- [Instructions for the task] Scan the lines below for the word "cells". Copy each line you find it in.

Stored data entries
________

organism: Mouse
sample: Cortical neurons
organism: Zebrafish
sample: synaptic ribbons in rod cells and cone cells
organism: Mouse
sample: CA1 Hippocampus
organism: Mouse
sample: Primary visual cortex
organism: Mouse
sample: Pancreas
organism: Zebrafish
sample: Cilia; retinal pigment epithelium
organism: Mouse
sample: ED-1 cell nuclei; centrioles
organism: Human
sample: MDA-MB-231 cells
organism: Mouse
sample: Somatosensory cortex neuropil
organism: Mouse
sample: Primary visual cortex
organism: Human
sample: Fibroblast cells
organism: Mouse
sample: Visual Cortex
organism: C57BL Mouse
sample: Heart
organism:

________

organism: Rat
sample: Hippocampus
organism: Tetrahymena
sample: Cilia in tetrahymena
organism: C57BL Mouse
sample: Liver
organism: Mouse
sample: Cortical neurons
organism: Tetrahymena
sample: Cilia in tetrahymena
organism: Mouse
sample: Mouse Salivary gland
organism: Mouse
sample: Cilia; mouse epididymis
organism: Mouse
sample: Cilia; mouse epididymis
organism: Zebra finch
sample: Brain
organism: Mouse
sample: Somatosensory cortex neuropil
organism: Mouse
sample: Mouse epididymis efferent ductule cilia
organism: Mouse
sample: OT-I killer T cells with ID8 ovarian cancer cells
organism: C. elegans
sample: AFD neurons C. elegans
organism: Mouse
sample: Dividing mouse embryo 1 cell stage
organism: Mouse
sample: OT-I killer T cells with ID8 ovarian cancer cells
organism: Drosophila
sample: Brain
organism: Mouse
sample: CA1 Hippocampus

________

- [Answer section]
sample: synaptic ribbons in rod cells and cone cells
sample: MDA-MB-231 cells
sample: Fibroblast cells
sample: OT-I killer T cells with ID8 ovarian cancer cells
sample: OT-I killer T cells with ID8 ovarian cancer cells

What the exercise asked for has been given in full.